Shannon Appelcline noted that "After publishing a second edition (1986), ICE introduced a series of yearly rule supplements, beginning with Rolemaster Companion (1986). Each of these books offered new spell lists, new classes and other new rule systems for Rolemaster. One the one hand it seemed a good direction for a rules-heavy system but on the other hand it highlighted the system's weakness by making it even more complex and convoluted with every release. Some would also complain about poor playtesting and lack of balance in the Companions."

==Reception==
In Issue 39 of Abyss, John Davies called this "an omnibus volume which expands the mechanics and world of Rolemaster in many directions." Davies did note some unevenness in quality "but some sections really enhance the system, particularly the magic sections, and the others are yours to take or leave." Davies concluded, "This is the sort of aid that every good, growing system needs, and I hope that I.C.E. goes on to produce more such companions.

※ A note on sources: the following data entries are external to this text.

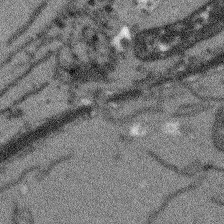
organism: Arabidopsis thaliana
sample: Root tip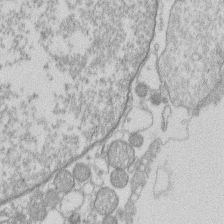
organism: Human
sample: Macrophage cells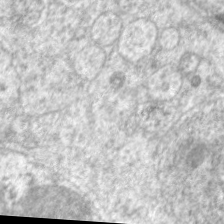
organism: C. elegans
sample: Pharynx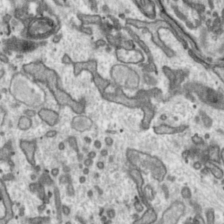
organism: Toxoplasma gondii
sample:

John S. Davies reviewed The Rolemaster Companion for Adventurer magazine and stated that "All in all this is a lovely additon [sic] to Rolemaster, well up to I.C.E.'s usual standard, and any serious GM should have no second thoughts about adding it to their collection."

In Issue 26 of the Spanish game magazine Revistas Lider Juegos de Rol & Simulacion, Oscar Estefanía worried that too much detail provided by the Companion could be overwhelming, writing "in my opinion, some of these expansions are entirely unnecessary."